Many sharp rocks are lying guiltily on the path behind my bike, too many to accurately identify the culprit responsible for the hole in my front tire. 

Some shortcut that was. Making the practical choice is not in your DNA, you say. Well, this is good evidence. Yet how is it that your mother’s impractical choices led to heroism, and yours just lead to inconvenience?

I take off my helmet and pull up the hood of my coat. At least my ears won’t freeze now. I straighten up my bike and start walking it towards the observatory.

The train leaving the oasis sounds its parting whistle, as if to remind me that I could have taken it and saved myself a lot of trouble. But I love biking across the dryland, even on a brisk April day such as this. Clear blue sky, dry brown ground. Empty, to be sure, and not exactly hospitable. Disconcerting to most adults in the oasis, who still remember what it used to be like more than 20 years ago, when it still rained here. But I’ve never known the dryland as anything else.

As I walk past a large rock, something beside it catches my eye. I set down my bike and crouch down to look closer.

It’s a small glass tube held up by a wire frame, with markings like those of a ruler on the side. It’s dusty, but not very, so it can’t have been here long. It’s not uncommon to find some random object or another in the dryland, but this isn’t laying around, it’s stuck quite purposefully in the ground. I stare at it, perplexed.

Then I realize what it is. But only because I happened to see one in the observatory supply closet years ago, and ask my mother about it.

I glance around, half wondering if someone stuck it here as some ironic prank. But it’s a weird choice of location if so. This is off the main path, as my bike tire can attest to. There’s nothing else here but the ground, the rocks, and the sky. 

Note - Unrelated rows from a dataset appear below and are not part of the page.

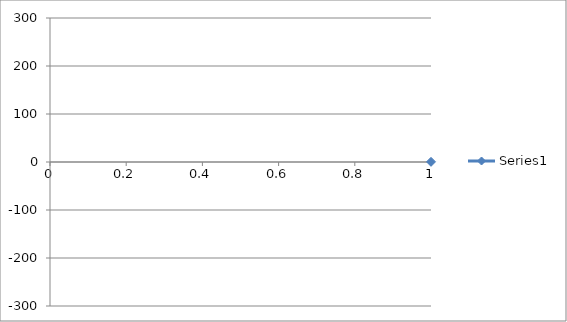
| Category | Series 0 |
|---|---|
| 0 | 0.35 |
| 1 | 0.403 |
| 2 | 0.447 |
| 3 | 0.451 |
| 4 | 0.485 |
| 5 | 0.522 |
| 6 | 0.569 |
| 7 | 0.64 |
| 8 | 0.696 |
| 9 | 0.769 |
| 10 | 0.833 |
| 11 | 0.905 |
| 12 | 0.991 |
| 13 | 1.096 |
| 14 | 1.228 |
| 15 | 1.358 |
| 16 | 1.511 |
| 17 | 1.701 |
| 18 | 1.898 |
| 19 | 2.17 |
| 20 | 2.462 |
| 21 | 2.839 |
| 22 | 3.288 |
| 23 | 3.853 |
| 24 | 4.526 |
| 25 | 5.363 |
| 26 | 6.886 |
| 27 | 8.295 |
| 28 | 9.945 |
| 29 | 12.547 |
| 30 | 15.419 |
| 31 | 16.96 |
| 32 | 18.649 |
| 33 | 20.336 |
| 34 | 22.905 |
| 35 | 25.407 |
| 36 | 27.949 |
| 37 | 30.803 |
| 38 | 33.877 |
| 39 | 37.723 |
| 40 | 41.829 |
| 41 | 46.41 |
| 42 | 51.168 |
| 43 | 57 |
| 44 | 63.665 |
| 45 | 70.546 |
| 46 | 78.157 |
| 47 | 86.473 |
| 48 | 95.11 |
| 49 | 104.898 |
| 50 | 114.383 |
| 51 | 125.043 |
| 52 | 136.226 |
| 53 | 146.931 |
| 54 | 157.817 |
| 55 | 168.838 |
| 56 | 179.43 |
| 57 | 189.302 |
| 58 | 198.718 |
| 59 | 207.332 |
| 60 | 214.677 |
| 61 | 220.44 |
| 62 | 225.221 |
| 63 | 228.045 |
| 64 | 229.354 |
| 65 | 229.175 |
| 66 | 227.282 |
| 67 | 222.993 |
| 68 | 216.796 |
| 69 | 208.711 |
| 70 | 198.545 |
| 71 | 186.593 |
| 72 | 172.197 |
| 73 | 155.988 |
| 74 | 137.952 |
| 75 | 118.377 |
| 76 | 97.008 |
| 77 | 74.681 |
| 78 | 51.606 |
| 79 | 27.174 |
| 80 | 2.496 |
| 81 | -21.884 |
| 82 | -46.13 |
| 83 | -69.99 |
| 84 | -93.184 |
| 85 | -114.48 |
| 86 | -134.217 |
| 87 | -152.703 |
| 88 | -169.099 |
| 89 | -183.292 |
| 90 | -195.731 |
| 91 | -206.046 |
| 92 | -214.447 |
| 93 | -221.122 |
| 94 | -225.551 |
| 95 | -228.268 |
| 96 | -228.687 |
| 97 | -228.407 |
| 98 | -225.681 |
| 99 | -221.36 |
| 100 | -215.485 |
| 101 | -208.693 |
| 102 | -200.598 |
| 103 | -191.111 |
| 104 | -181.325 |
| 105 | -170.885 |
| 106 | -160.15 |
| 107 | -148.844 |
| 108 | -137.765 |
| 109 | -127.028 |
| 110 | -116.263 |
| 111 | -106.054 |
| 112 | -96.593 |
| 113 | -87.862 |
| 114 | -79.497 |
| 115 | -71.89 |
| 116 | -64.833 |
| 117 | -58.349 |
| 118 | -52.681 |
| 119 | -47.279 |
| 120 | -42.807 |
| 121 | -38.41 |
| 122 | -34.64 |
| 123 | -31.592 |
| 124 | -28.64 |
| 125 | -25.955 |
| 126 | -23.238 |
| 127 | -21.501 |
| 128 | -19.491 |
| 129 | -17.846 |
| 130 | -16.22 |
| 131 | -13.17 |
| 132 | -10.303 |
| 133 | -8.611 |
| 134 | -7.015 |
| 135 | -5.699 |
| 136 | -5.116 |
| 137 | -4.413 |
| 138 | -3.728 |
| 139 | -3.15 |
| 140 | -2.562 |
| 141 | -2.192 |
| 142 | -1.947 |
| 143 | -1.659 |
| 144 | -1.441 |
| 145 | -1.237 |
| 146 | -1.061 |
| 147 | -0.911 |
| 148 | -0.76 |
| 149 | -0.647 |
| 150 | -0.574 |
| 151 | -0.501 |
| 152 | -0.419 |
| 153 | -0.352 |
| 154 | -0.298 |
| 155 | -0.242 |
| 156 | -0.214 |
| 157 | -0.169 |
| 158 | -0.122 |
| 159 | -0.067 |
| 160 | -0.059 |
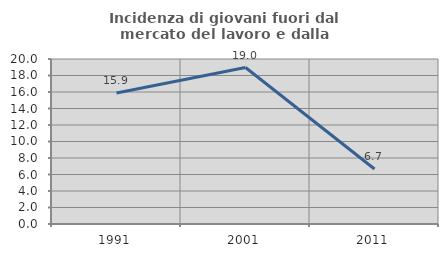
| Category | Incidenza di giovani fuori dal mercato del lavoro e dalla formazione  |
|---|---|
| 1991.0 | 15.873 |
| 2001.0 | 18.966 |
| 2011.0 | 6.667 |
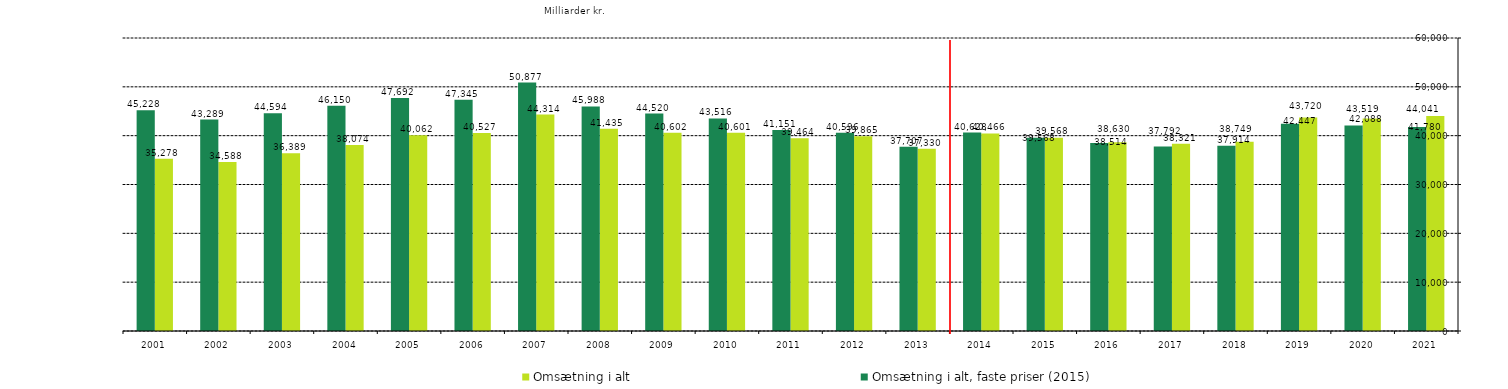
| Category | Omsætning i alt | Omsætning i alt, faste priser (2015) |
|---|---|---|
| 2021.0 | 44040.703 | 41780.048 |
| 2020.0 | 43518.684 | 42087.702 |
| 2019.0 | 43720.193 | 42446.789 |
| 2018.0 | 38748.559 | 37914.441 |
| 2017.0 | 38320.677 | 37791.595 |
| 2016.0 | 38630.023 | 38514.48 |
| 2015.0 | 39568.469 | 39568.469 |
| 2014.0 | 40465.647 | 40628.16 |
| 2013.0 | 37330.068 | 37707.139 |
| 2012.0 | 39864.928 | 40595.65 |
| 2011.0 | 39464.007 | 41151.206 |
| 2010.0 | 40600.517 | 43516.095 |
| 2009.0 | 40601.91 | 44519.638 |
| 2008.0 | 41434.892 | 45987.672 |
| 2007.0 | 44313.991 | 50877.142 |
| 2006.0 | 40527.202 | 47344.862 |
| 2005.0 | 40061.522 | 47692.288 |
| 2004.0 | 38073.875 | 46150.151 |
| 2003.0 | 36389.021 | 44594.388 |
| 2002.0 | 34587.914 | 43289.004 |
| 2001.0 | 35277.741 | 45227.873 |
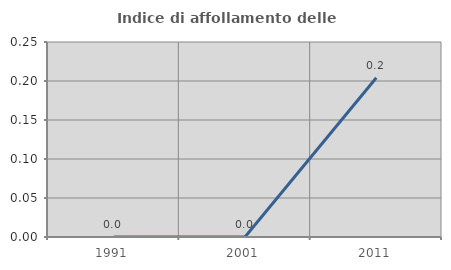
| Category | Indice di affollamento delle abitazioni  |
|---|---|
| 1991.0 | 0 |
| 2001.0 | 0 |
| 2011.0 | 0.204 |

I voice my confusion aloud anyway. “That shouldn’t be there.”

Because what purpose could it possibly serve?

It’s a rain gauge.

***

The meeting is already in progress when I arrive at the observatory. But I only need to be here for the end, anyway.

My mother gives me a glance and nod of acknowledgement as I enter the broadcast room, but turns her attention quickly back to the voice coming from the radio console. 

“...reports of rain breakouts near three more oases in Northern Europe, one in East Africa, one on the Atlantic seafloor. At least twelve others report uncontrolled evaporation and/or cloudbuilding…”

“Hi Fern!” Clem stage whispers from the floor next to me, where she’s lying on her stomach playing chess against herself. I sit down next to her. 

“Who’s winning?”

“That depends. Which is worse, losing two pawns or a knight?”

“Beats me. Wanna play?”

“Sure!” Clem sweeps the pieces off the chess board with a clatter, earning a stern glance from her father that she returns with a sheepish grin. It’s not easy being an energetic ten-year-old at a meeting, even with the promise of talking to your brother at the end.

“...any pattern in the water leakage?” My mother leans forward to speak clearly into the radio console. She sounds worried, and the others sitting around the console look it. She’s been concerned about the potential for water loss for a long time, but only recently has it begun to actually happen.

“You go first.” Clem has set up the board. I absentmindedly move a pawn.

The observatory, like the dryland, is a far emptier version of what it once was, but in this case no one’s sad about it. Since the meteor was successfully diverted, observing the sky simply hasn’t been top priority, and the “observatory” is mainly valued for its other technology. Such as the radio console.

“...of course, places prone to higher winds or other atmospheric…”

My mother listens intently to the technical monologue of the Erie Station scientist, taking notes on the computer in front of her. She probably would have spent a few months at the station herself, were she not mayor of the oasis. As it was, my father went instead.

“...concerned it’s becoming a worldwide trend…”

“Hah!” Clem has captured one of my weird frowning thingies. Apparently I’ve been too distracted by discussions of more serious impending disasters to pay attention to this one. I make my move; Clem captures one of my pawns.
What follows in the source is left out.